Both nCas9‐PmCDA1‐UGI‐based CBE vectors and Cas9‐based nuclease vectors were constructed for each target site. Vectors were tested in rice protoplasts and the editing outcomes were analysed by next‐generation sequencing (NGS) of PCR amplicons. The analysis showed that Cas9 nuclease produced ~10% to 50% NHEJ indel mutations across these five different target sites. Impressively, the nCas9‐PmCDA1‐UGI system generated comparable editing efficiencies at four out of the five target sites (Figure 3a). The base‐editing frequency was lower than the NHEJ mutation frequency at the OsGW2‐sgRNA01 site (Figure 3a). We further analysed the base‐editing outcomes and found that most C‐to‐T base edits indeed resulted in stop codons, and few indels were generated at these target sites (Figure 3b). Analysis of the editing frequencies for all possible editable cytosines in the protospacers showed that the highest editing occurred at the 2–6 nt positions (Figure 3c), consistent with earlier reports with this CBE (Li et al., 2021a; Ren et al., 2021a; Shimatani et al., 2017; Sretenovic et al., 2021a; Tang et al., 2018b; Zhong et al., 2019) and our CRISPR‐BETS design guideline. These data suggest that gRNAs designed by CRISPR‐BETS indeed yield high percentage of stop codon‐containing edits.

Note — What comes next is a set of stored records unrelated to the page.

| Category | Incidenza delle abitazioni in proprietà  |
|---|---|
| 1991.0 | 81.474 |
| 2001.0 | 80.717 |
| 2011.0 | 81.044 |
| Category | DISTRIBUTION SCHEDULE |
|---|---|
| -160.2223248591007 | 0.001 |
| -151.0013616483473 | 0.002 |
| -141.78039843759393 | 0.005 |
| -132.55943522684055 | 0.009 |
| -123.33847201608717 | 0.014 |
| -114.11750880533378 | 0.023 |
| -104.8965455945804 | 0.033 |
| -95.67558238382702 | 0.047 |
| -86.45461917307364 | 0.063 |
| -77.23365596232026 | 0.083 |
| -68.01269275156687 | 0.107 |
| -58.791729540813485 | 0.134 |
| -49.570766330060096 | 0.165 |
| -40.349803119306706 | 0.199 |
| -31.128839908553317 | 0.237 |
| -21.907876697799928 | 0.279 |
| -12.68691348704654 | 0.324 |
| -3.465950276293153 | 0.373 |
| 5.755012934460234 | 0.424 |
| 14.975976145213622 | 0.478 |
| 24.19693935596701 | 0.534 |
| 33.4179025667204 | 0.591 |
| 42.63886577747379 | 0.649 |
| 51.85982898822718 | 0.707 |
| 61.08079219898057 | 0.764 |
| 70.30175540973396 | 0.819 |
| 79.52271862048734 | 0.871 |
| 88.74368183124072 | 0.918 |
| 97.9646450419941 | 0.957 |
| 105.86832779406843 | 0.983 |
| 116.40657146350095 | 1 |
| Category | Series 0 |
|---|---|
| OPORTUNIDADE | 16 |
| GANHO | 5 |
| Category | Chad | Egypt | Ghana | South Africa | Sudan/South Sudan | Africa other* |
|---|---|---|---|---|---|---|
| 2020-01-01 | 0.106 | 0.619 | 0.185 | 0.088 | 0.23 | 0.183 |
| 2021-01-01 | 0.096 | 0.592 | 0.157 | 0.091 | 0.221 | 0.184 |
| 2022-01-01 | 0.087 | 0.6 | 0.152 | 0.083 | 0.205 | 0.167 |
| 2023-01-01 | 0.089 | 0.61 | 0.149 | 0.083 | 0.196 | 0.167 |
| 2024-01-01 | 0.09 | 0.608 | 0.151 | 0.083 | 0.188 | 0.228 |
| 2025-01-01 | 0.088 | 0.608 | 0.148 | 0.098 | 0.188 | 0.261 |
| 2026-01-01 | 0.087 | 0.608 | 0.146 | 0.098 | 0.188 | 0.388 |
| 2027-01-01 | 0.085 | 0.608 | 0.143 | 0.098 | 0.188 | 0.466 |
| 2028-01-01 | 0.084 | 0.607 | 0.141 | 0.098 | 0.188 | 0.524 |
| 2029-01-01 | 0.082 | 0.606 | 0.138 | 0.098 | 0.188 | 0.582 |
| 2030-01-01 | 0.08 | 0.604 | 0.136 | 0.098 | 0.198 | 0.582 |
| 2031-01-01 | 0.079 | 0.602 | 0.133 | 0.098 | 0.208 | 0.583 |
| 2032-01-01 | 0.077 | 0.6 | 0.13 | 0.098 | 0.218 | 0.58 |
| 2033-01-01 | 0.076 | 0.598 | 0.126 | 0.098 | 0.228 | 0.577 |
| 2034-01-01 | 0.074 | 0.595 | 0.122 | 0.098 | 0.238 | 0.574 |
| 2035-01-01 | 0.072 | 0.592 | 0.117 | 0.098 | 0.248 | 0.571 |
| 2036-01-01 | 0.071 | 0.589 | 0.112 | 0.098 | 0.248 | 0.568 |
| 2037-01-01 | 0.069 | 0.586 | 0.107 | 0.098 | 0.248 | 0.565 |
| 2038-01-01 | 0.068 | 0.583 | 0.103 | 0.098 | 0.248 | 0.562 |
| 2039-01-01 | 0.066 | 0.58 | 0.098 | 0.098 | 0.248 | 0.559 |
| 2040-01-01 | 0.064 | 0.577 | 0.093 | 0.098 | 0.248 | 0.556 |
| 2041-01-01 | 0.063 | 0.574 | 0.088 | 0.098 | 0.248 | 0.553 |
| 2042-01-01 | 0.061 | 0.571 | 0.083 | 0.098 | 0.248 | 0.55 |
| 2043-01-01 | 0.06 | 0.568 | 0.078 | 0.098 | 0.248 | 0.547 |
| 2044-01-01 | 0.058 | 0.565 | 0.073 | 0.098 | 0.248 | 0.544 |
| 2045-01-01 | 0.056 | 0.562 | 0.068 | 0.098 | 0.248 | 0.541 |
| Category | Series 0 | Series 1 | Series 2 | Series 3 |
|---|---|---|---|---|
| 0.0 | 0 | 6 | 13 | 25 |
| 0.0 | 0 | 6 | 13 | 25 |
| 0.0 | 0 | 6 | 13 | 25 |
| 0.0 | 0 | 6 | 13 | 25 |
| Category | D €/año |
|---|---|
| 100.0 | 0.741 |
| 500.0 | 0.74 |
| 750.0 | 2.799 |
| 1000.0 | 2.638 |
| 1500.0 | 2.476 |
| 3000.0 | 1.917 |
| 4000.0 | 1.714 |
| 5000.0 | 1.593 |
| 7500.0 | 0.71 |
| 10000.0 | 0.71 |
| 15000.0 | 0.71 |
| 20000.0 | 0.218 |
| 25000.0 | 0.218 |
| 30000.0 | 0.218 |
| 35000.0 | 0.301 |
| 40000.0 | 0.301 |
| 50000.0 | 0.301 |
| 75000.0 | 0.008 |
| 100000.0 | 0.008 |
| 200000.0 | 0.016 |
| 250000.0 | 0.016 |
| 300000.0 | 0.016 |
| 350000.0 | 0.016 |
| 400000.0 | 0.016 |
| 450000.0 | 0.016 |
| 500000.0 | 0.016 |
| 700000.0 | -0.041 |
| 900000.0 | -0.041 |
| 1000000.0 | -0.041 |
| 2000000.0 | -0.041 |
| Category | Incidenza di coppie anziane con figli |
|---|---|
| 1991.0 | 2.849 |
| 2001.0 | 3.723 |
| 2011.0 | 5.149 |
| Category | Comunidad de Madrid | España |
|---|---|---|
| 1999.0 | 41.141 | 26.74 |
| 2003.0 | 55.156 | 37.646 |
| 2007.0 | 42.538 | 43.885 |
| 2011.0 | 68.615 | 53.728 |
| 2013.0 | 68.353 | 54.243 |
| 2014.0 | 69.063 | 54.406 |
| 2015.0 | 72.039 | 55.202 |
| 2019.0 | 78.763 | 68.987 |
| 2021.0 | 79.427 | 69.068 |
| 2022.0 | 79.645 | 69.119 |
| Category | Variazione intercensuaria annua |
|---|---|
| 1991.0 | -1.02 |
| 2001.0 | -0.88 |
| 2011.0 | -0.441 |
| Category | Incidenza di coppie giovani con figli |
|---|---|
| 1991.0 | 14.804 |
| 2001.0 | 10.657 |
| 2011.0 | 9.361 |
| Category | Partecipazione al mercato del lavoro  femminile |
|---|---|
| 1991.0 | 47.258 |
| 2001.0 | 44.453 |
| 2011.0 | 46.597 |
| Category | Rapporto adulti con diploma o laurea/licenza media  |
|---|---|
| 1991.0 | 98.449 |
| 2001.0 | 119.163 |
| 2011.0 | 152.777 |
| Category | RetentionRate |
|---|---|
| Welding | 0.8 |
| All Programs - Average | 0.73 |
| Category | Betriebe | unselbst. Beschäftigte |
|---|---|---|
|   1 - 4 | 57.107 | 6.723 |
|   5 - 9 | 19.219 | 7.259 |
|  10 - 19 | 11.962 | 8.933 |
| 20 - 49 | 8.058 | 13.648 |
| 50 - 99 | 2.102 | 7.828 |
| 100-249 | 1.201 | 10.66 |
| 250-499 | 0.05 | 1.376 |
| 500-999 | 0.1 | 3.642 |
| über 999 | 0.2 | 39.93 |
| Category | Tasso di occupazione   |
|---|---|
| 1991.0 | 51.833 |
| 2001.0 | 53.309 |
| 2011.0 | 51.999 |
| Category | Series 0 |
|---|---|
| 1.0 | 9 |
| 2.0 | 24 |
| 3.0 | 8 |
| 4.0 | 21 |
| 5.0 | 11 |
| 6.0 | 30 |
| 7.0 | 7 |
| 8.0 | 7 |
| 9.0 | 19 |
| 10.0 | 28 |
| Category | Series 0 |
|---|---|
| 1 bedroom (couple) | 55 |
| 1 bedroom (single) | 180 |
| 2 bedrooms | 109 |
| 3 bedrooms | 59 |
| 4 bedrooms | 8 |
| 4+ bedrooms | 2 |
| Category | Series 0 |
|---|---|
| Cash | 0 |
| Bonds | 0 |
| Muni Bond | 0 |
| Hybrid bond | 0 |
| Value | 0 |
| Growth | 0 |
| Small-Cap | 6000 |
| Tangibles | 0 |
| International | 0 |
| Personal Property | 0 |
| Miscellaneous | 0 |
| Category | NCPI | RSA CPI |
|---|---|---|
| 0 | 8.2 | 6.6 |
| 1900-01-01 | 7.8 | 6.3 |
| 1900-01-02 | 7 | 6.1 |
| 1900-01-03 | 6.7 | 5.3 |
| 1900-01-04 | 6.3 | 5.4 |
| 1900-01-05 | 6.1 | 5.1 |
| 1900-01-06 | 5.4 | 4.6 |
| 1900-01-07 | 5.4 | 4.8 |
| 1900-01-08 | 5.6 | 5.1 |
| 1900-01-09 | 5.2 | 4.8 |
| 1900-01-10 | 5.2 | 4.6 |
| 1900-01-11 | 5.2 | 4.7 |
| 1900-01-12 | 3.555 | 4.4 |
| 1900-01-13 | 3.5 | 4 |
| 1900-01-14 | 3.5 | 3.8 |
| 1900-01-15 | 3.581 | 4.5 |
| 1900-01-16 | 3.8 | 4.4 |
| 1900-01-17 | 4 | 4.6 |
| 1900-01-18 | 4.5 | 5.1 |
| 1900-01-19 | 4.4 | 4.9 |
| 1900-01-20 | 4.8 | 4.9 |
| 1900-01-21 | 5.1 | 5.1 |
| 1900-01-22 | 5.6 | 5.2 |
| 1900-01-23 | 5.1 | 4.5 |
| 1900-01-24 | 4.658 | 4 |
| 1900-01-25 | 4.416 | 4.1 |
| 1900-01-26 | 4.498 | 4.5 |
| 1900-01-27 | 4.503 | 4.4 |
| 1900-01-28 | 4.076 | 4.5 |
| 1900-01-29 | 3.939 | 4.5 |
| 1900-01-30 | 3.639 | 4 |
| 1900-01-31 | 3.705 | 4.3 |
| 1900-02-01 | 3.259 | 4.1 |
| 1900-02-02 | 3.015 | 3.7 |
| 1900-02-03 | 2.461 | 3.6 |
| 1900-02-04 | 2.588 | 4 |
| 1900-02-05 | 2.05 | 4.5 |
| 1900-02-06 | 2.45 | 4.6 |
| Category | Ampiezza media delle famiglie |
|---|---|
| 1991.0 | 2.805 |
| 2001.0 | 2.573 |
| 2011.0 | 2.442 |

Assessment of CRISPR‐BETS in tomato protoplasts
To see whether stop codons can be reliably and frequently generated in a dicot species, we tested CRISPR‐BETS in tomato. We first wanted to edit the Blc gene encoding a beta‐lycopene cyclase. We again chose the nCas9‐PmCDA1‐UGI and the NGG PAM for the base‐editing system. Two CRISPR‐BETS‐designed gRNAs (SlBlc‐NGG‐gR1 and SlBlc‐NGG‐gR2) were assessed in tomato protoplasts for their C‐to‐T base‐editing performance (Figure S1b). We found that at SlBlc‐NGG‐gR1 ~20% C‐to‐T base‐editing frequency was generated and at SlBlc‐NGG‐gR2 ~30% C‐to‐T base‐editing frequency occurred (Figure 4a). Impressively, nearly all base‐editing events carried the introduced stop codons (Figure 4a). Analysis of the base‐editing window showed the high editing positions of 2–6 nt in the protospacers (Figure 4b) which were consistent with the data in rice.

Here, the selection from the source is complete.